For CYBB gene splicing studies, RT-PCR analysis compared the products of amplification from transcripts in which the first intron had been spliced versus those in which it had remained unspliced. The spliced transcript was amplified using primers corresponding toCYBB cDNA nucleotides 28→52 (5′→3′) (exon 1) and 407→381 (3′→5′) (exon 5). The unspliced transcript was amplified using primers corresponding to CYBB cDNA nucleotides 28→52 (5′→3′) (exon 1), and intron 1 nucleotides 226→200 (3′→5′) (CCTCCTAGGAATTCAGAAGTAAGCTAG; intron sequence kindly provided by Dr S. H. Orkin).

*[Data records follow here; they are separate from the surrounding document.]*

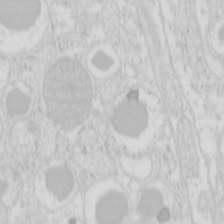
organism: Mouse
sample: Pancreas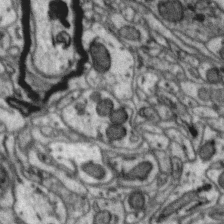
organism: Zebra finch
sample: Brain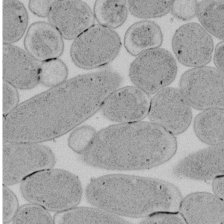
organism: E. coli
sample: Bacterial nucleoid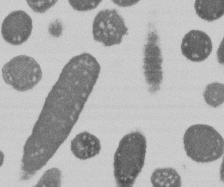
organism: E. coli
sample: Bacterial nucleoid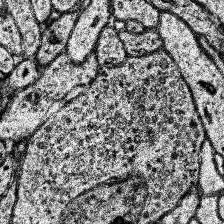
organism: Human
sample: Temporal Lobe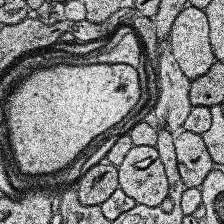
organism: Human
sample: Temporal Lobe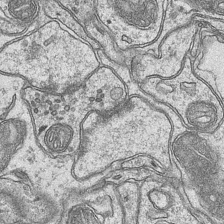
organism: Mouse
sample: CA1 Hippocampus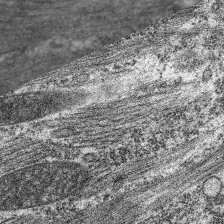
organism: C. elegans
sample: Pharynx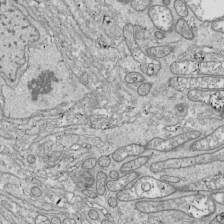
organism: Drosophila
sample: Cell division; meiosis; drosophila spermatocytes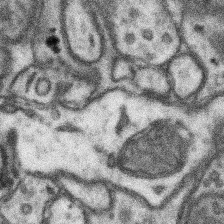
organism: Mouse
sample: Somatosensory cortex neuropil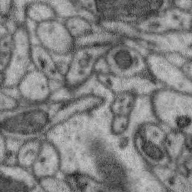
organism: Zebra finch
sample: Brain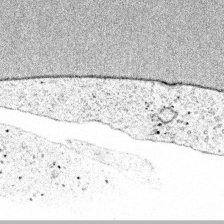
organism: Human
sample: HeLa cells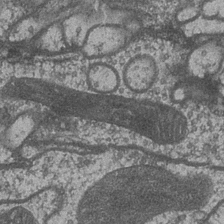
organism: Drosophila
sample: Optic medulla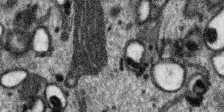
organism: Human
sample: Lung epithelial cells infected with SARS-CoV-2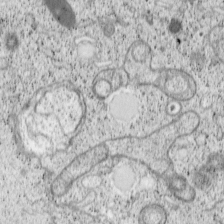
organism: African green monkey
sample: COS-7 cells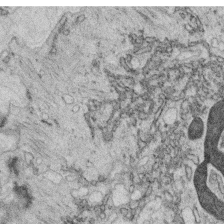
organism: C. elegans
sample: C. elegans oocyte; sperm cells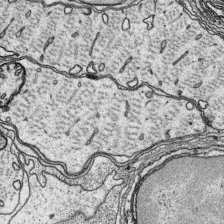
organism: Platynereis dumerilii
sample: Parapodia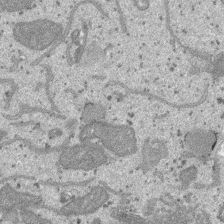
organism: Human
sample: Lung epithelial cells infected with SARS-CoV-2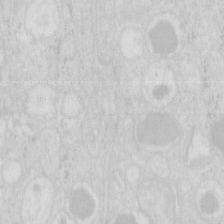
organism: Mouse
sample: Pancreas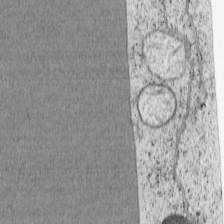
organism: African green monkey
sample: COS-7 cells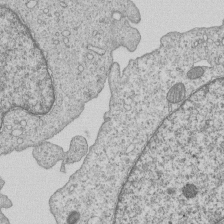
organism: Human
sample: MDA-MB-231 cells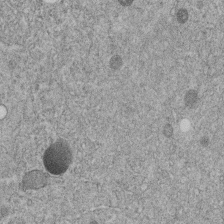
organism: C. elegans
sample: C. elegans embryo early stage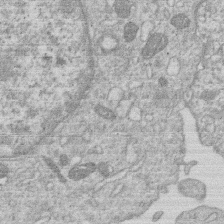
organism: Human
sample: Macrophage cells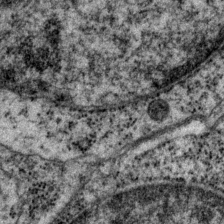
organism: P. pacificus
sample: Pharynx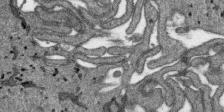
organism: Human
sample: Lung epithelial cells, uninfected (mock) control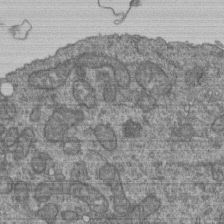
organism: Human
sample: Retinal organoid Rod and Cone cells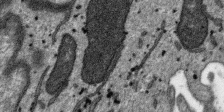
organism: Human
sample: Lung epithelial cells, uninfected (mock) control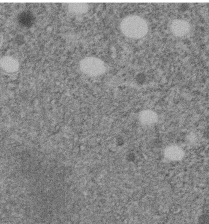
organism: C. elegans
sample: C. elegans embryo early stage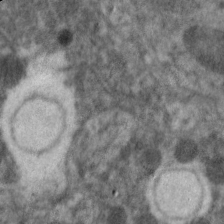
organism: C. elegans
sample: Pharynx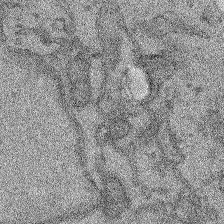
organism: Human
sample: HeLa cells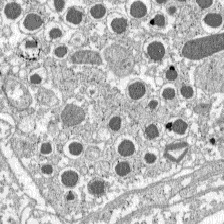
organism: C57BL Mouse
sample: Pancreatic islet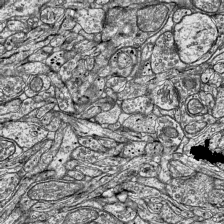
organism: Mouse
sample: Visual Cortex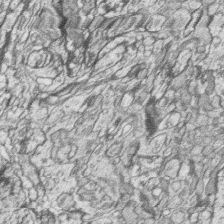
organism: Zebrafish
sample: synaptic ribbons in rod cells and cone cells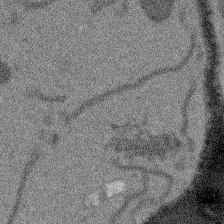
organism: Arabidopsis thaliana
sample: Root tip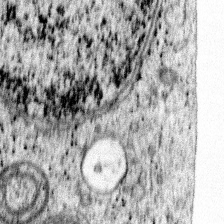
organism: Human
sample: HeLa cells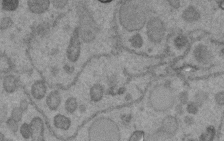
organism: C. elegans
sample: C. elegans embryo early stage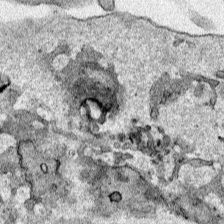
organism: Human
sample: Mitochondria in HCT116 cells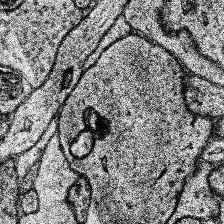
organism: Human
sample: Temporal Lobe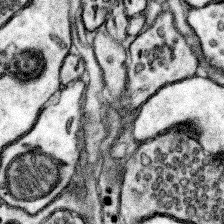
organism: Mouse
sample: Somatosensory cortex neuropil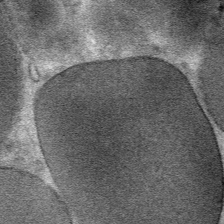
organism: Mouse
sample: Mouse Salivary gland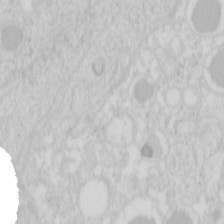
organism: Mouse
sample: Pancreas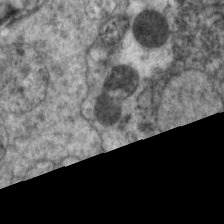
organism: C. elegans
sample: Pharynx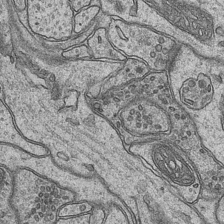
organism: Mouse
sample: CA1 Hippocampus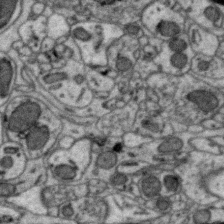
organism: Zebra finch
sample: Brain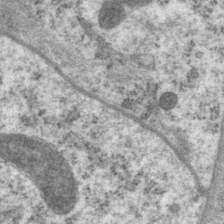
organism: P. pacificus
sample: Pharynx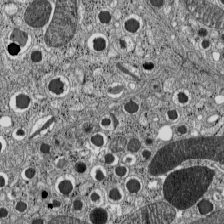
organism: C57BL Mouse
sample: Pancreatic islet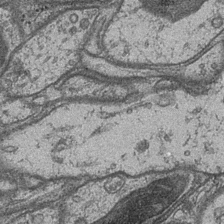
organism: Drosophila
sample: Optic medulla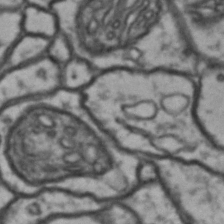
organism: Drosophila
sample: Brain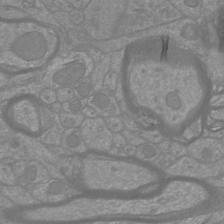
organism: Mouse
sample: Cortical neurons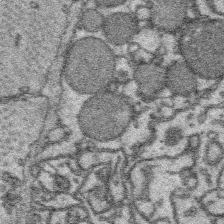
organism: Platynereis dumerilii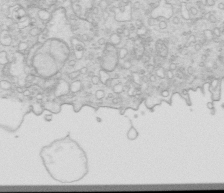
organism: Mouse
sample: Multiciliated cells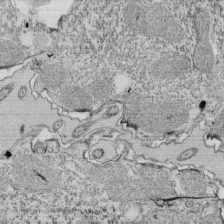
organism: Tetrahymena
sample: Cilia in tetrahymena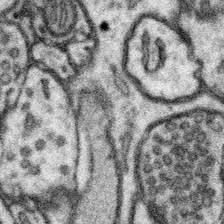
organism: Mouse
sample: Somatosensory cortex neuropil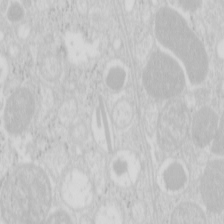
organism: Mouse
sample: Pancreas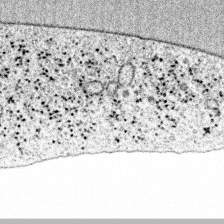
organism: Human
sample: HeLa cells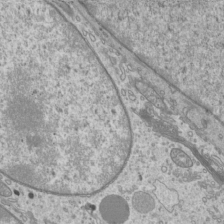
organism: Mouse
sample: Cilia; mouse epididymis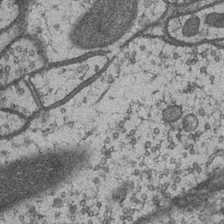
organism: Drosophila
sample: Optic medulla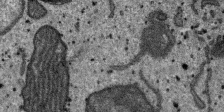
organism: Human
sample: Lung epithelial cells, uninfected (mock) control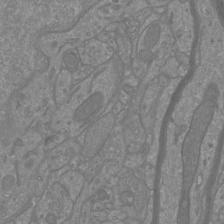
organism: Mouse
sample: Cortical neurons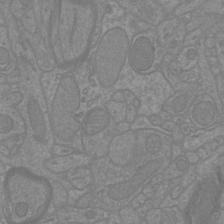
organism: Mouse
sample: Cortical neurons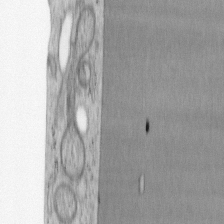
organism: Human
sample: HeLa cells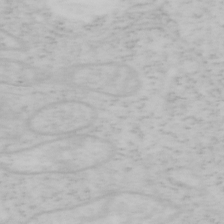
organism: Mouse
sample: OT-I killer T cells with ID8 ovarian cancer cells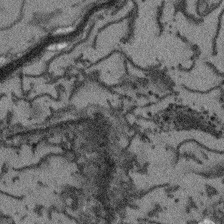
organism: Arabidopsis thaliana
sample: Root tip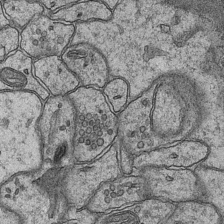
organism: Mouse
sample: CA1 Hippocampus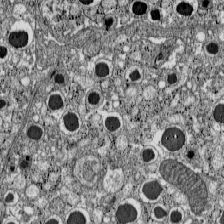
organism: C57BL Mouse
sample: Pancreatic islet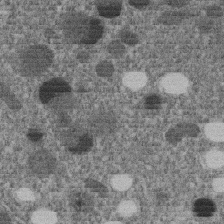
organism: C. elegans
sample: C. elegans embryo early stage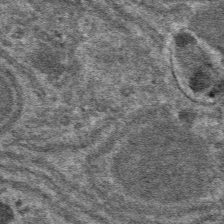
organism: Mouse
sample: Mouse hepatocytes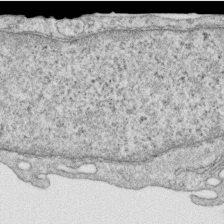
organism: Human
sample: Centriole in RPE cells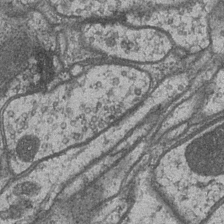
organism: Drosophila
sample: Optic medulla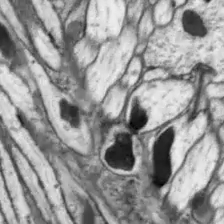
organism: Drosophila
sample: Optic lobe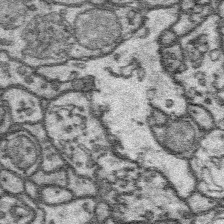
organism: Platynereis dumerilii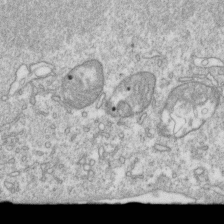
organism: Mouse
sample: Activated OT-1 CD8+ T cells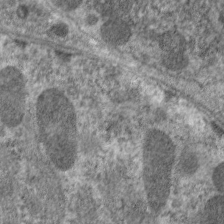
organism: C. elegans
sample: Pharynx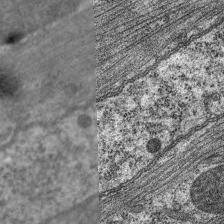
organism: C. elegans
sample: Pharynx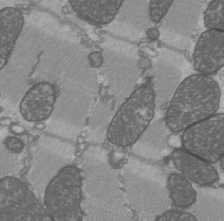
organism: C57BL Mouse
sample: Heart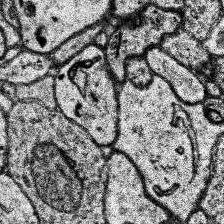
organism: Human
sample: Temporal Lobe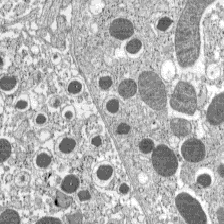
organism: C57BL Mouse
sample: Pancreatic islet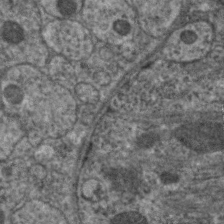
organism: C. elegans
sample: Pharynx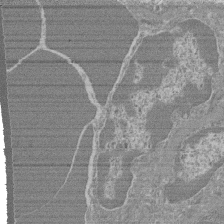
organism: Mouse
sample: Glomerulus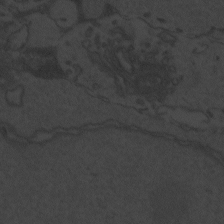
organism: Zebrafish
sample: Macrophage infected with Toxoplasma gondii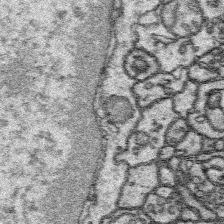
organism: Platynereis dumerilii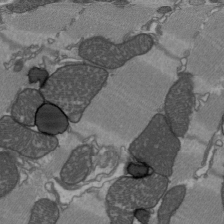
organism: C57BL Mouse
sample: Heart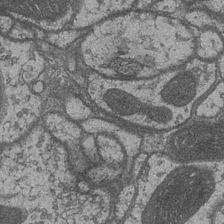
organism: Drosophila
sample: Optic medulla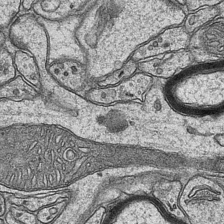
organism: Mouse
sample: CA1 Hippocampus

The semiquantitative PCR was performed by amplifying serial dilutions of cDNA preparations at successive cycle numbers to obtain conditions for linear amplification of target cDNAs. Such conditions forCYBB transcripts were generally 35 cycles (monocyte cDNA) to 40 cycles (B cell cDNA), with normal cDNA diluted 1:20 and CGD cDNA undiluted or 1:2; for β-actin transcripts, 25 cycles for all cDNAs, with no dilution necessary. PCR products were analyzed by agarose gel electrophoresis and ethidium bromide staining, and quantitated by digital photography and computer analysis with Molecular Analyst software (Bio-Rad). Levels of CYBB transcripts were adjusted for cDNA dilutions and normalized to β-actin signals from the same cDNA preparations.

Statistics

Results are represented as mean ± SD. The Wilcoxon rank sum test (Mann-Whitney U test) or the paired Student t test for matched pairs were used for comparisons between groups35; P < .05 was considered significant.

Results

Molecular analysis of the genomic DNA of the X-linked CGD patient has previously revealed a single base substitution, ATT/gtaag t → ATT/gtaag c ,9 14 at the sixth position of first intron in the CYBB gene, which encodes the gp91-phox component of the phagocyte NADPH oxidase.6 Our first hypotheses predicted that this mutation would produce abnormal splicing with both exon skipping and normal product, as previously noted with abnormalities of intron sequences distal to the splice site, both in CYBB and other genes.9 36-41 To investigate the nature of the mutantCYBB transcripts, we amplified the cDNA of the X-linked CGD patient by RT-PCR, followed by subcloning and sequencing. No structural changes were detected in or near the first or second exons of the gp91-phox transcript of the X-linked CGD patient (results not shown).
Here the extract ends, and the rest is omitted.